▸ **INFORMATION PROVIDED**:
/---
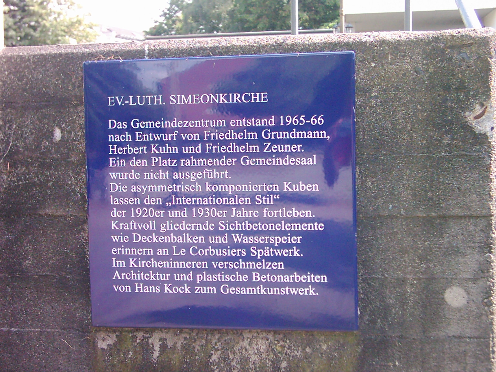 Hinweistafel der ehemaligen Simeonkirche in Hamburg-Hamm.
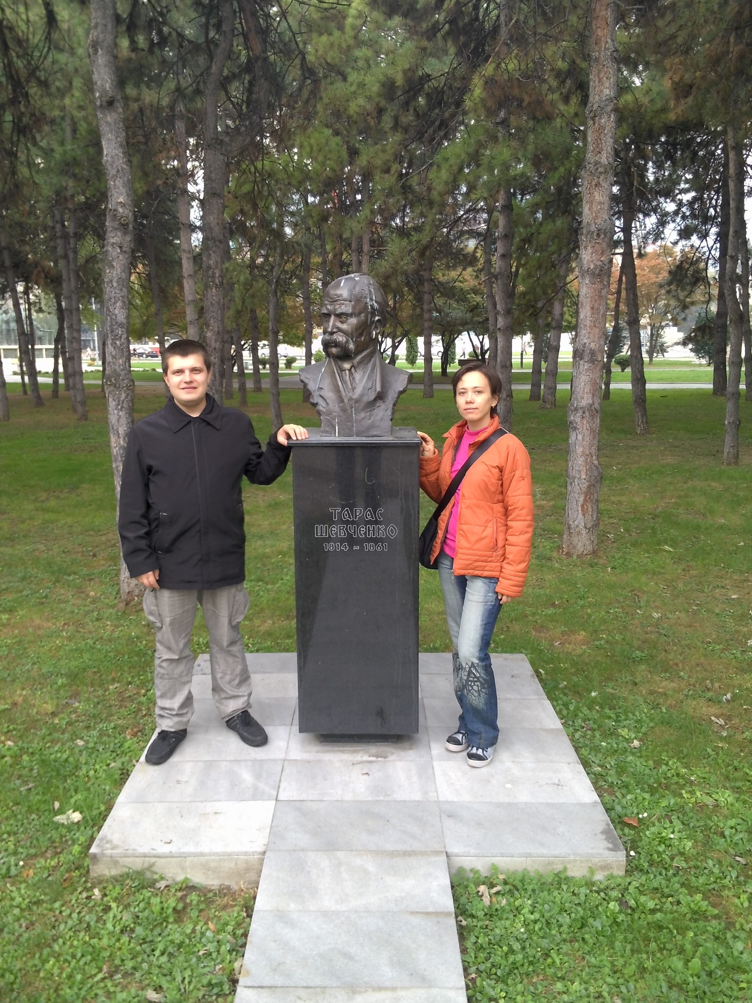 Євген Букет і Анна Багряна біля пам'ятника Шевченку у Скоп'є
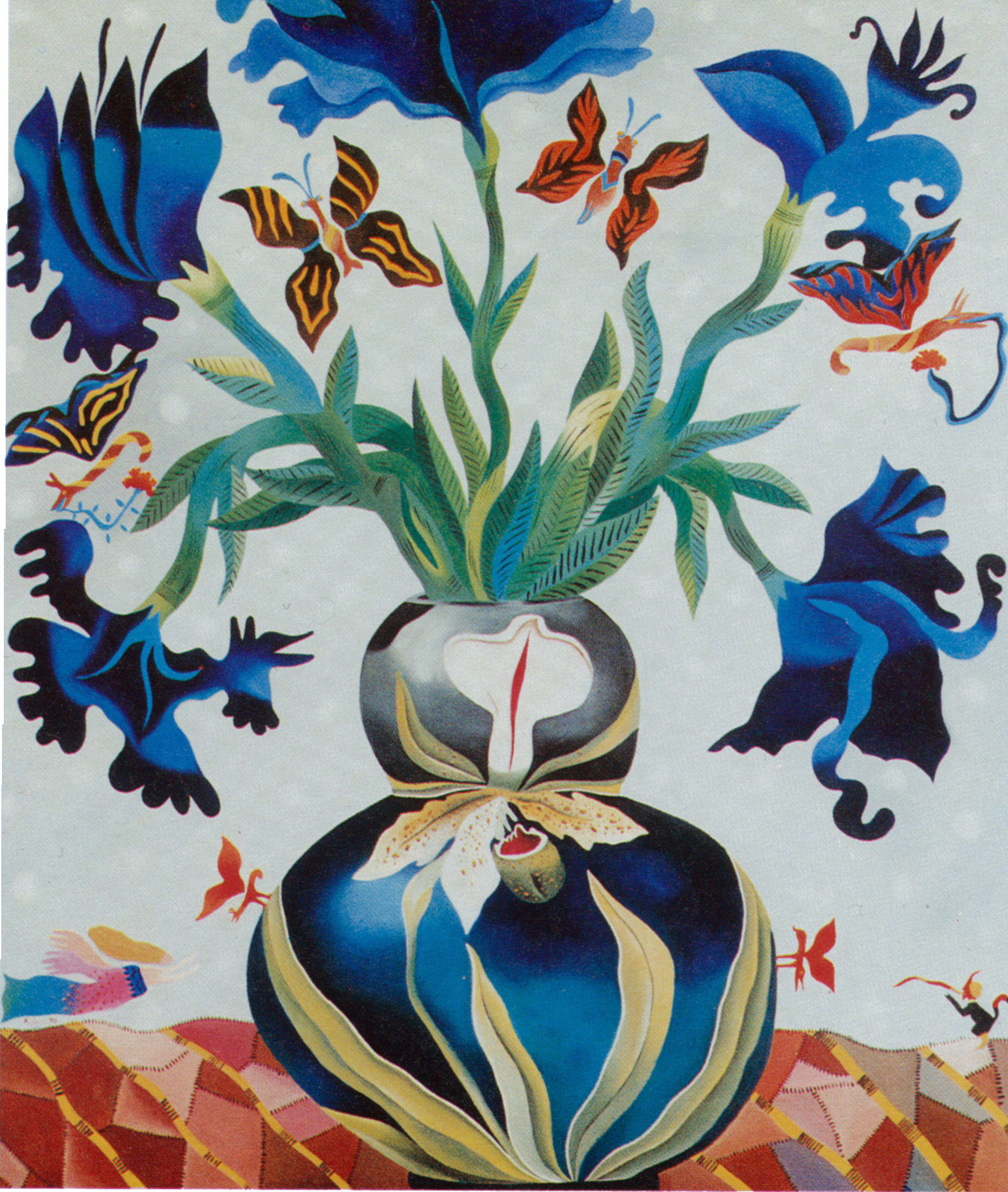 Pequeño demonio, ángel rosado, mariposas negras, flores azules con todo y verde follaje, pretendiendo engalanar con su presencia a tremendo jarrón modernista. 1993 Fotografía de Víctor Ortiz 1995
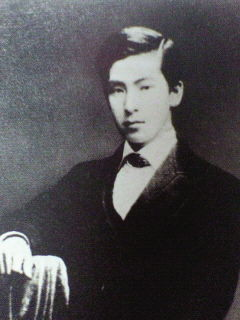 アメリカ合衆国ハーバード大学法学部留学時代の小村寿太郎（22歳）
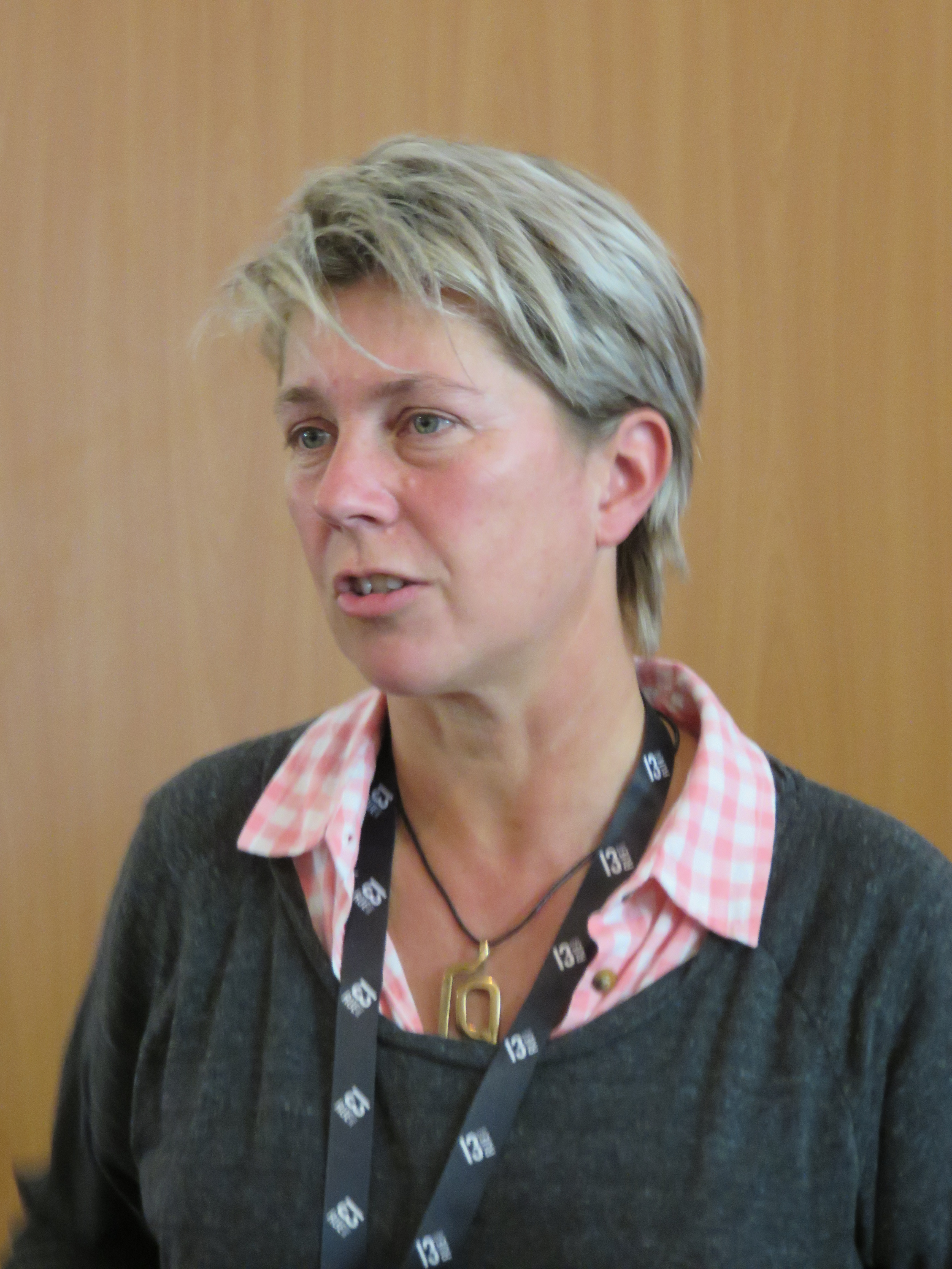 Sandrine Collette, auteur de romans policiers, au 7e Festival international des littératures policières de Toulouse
\---
/---
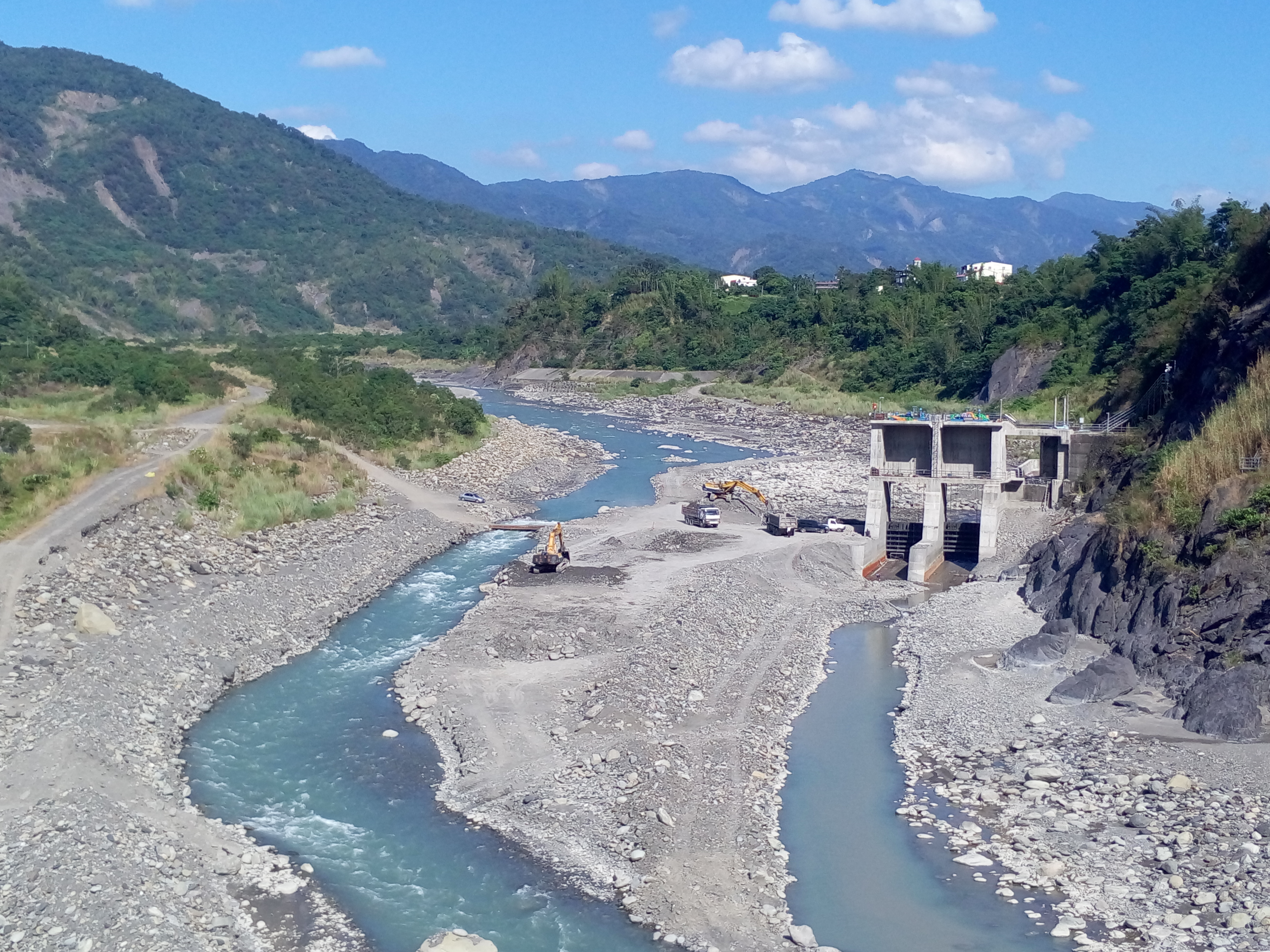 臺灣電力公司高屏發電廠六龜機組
\---
/---
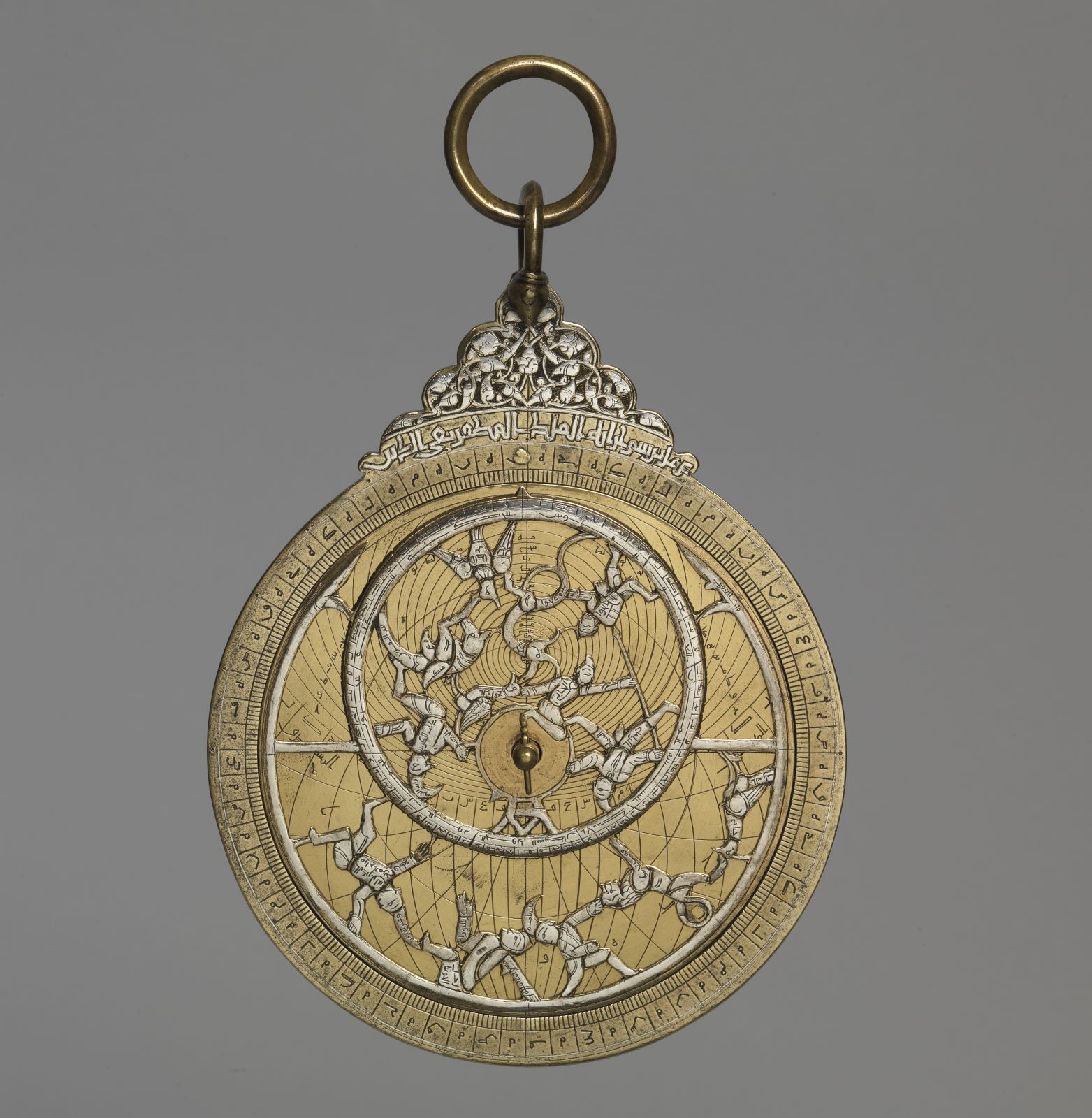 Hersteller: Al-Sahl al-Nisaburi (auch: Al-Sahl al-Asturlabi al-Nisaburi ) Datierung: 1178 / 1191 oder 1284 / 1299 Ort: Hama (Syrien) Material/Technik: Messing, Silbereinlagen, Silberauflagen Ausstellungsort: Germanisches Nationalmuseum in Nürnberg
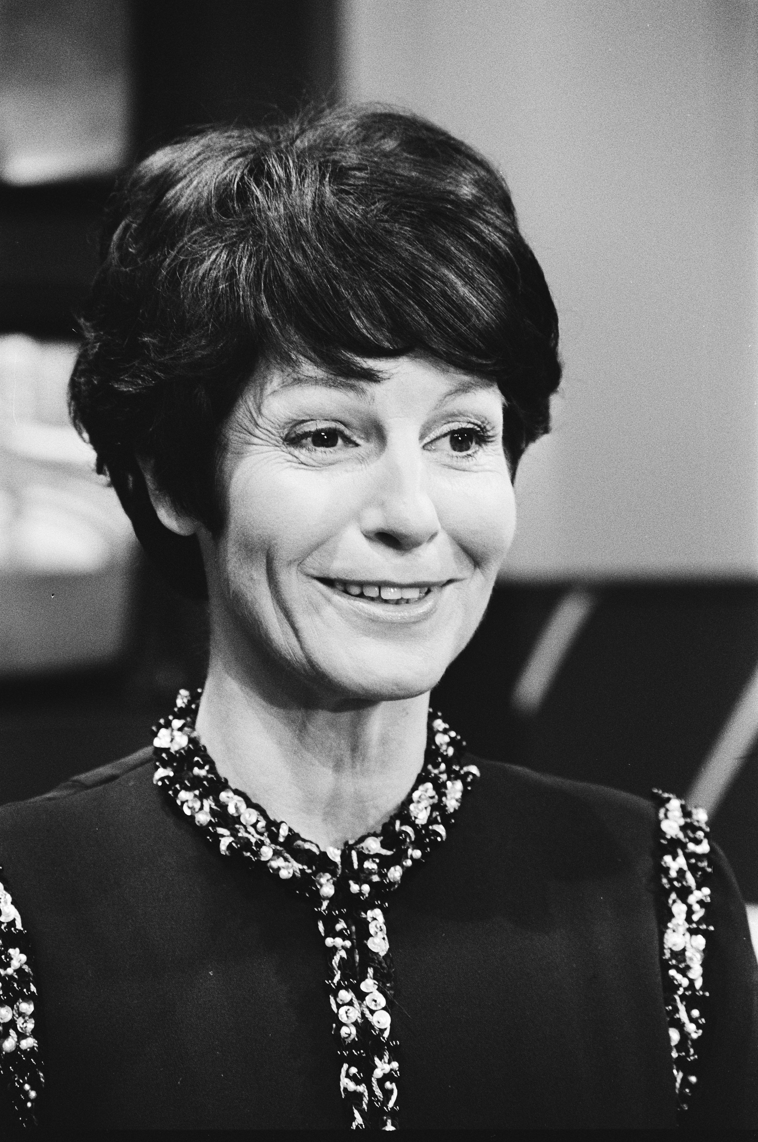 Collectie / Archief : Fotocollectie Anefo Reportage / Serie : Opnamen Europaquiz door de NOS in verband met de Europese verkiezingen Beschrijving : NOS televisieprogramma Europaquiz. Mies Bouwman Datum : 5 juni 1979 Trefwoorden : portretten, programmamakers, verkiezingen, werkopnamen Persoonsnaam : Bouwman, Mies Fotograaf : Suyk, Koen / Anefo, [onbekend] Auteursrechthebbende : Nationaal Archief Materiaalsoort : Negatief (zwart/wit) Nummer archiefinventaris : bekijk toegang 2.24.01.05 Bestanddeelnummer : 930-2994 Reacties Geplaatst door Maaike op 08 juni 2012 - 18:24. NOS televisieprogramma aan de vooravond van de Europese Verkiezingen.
\---
Using the listing above, reproduce word for word every line from the one containing "Hinweistafel der ehemaligen" through the one containing "Sandrine Collette, auteur". Pictures must be left out.

▸ **REPLY TO THE TASK**:
 Hinweistafel der ehemaligen Simeonkirche in Hamburg-Hamm.
 Євген Букет і Анна Багряна біля пам'ятника Шевченку у Скоп'є
 Pequeño demonio, ángel rosado, mariposas negras, flores azules con todo y verde follaje, pretendiendo engalanar con su presencia a tremendo jarrón modernista. 1993 Fotografía de Víctor Ortiz 1995
 アメリカ合衆国ハーバード大学法学部留学時代の小村寿太郎（22歳）
 Sandrine Collette, auteur de romans policiers, au 7e Festival international des littératures policières de Toulouse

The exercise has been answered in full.